▶ What the task asks:
So that nothing is lost, write out all the lines below exactly.

▶ Extracted entries:
--------------------------------------------------
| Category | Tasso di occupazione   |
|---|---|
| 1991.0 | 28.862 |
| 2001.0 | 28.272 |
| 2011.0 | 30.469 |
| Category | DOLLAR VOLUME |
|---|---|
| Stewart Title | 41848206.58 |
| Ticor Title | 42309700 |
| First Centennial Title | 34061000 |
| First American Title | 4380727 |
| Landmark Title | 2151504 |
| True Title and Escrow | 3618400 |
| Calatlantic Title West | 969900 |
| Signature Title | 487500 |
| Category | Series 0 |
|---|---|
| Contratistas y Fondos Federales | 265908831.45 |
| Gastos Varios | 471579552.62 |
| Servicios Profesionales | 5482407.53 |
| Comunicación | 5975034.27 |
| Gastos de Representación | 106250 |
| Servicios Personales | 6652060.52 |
--------------------------------------------------
▶ Solution for this problem:
| Category | Tasso di occupazione   |
|---|---|
| 1991.0 | 28.862 |
| 2001.0 | 28.272 |
| 2011.0 | 30.469 |
| Category | DOLLAR VOLUME |
|---|---|
| Stewart Title | 41848206.58 |
| Ticor Title | 42309700 |
| First Centennial Title | 34061000 |
| First American Title | 4380727 |
| Landmark Title | 2151504 |
| True Title and Escrow | 3618400 |
| Calatlantic Title West | 969900 |
| Signature Title | 487500 |
| Category | Series 0 |
|---|---|
| Contratistas y Fondos Federales | 265908831.45 |
| Gastos Varios | 471579552.62 |
| Servicios Profesionales | 5482407.53 |
| Comunicación | 5975034.27 |
| Gastos de Representación | 106250 |
| Servicios Personales | 6652060.52 |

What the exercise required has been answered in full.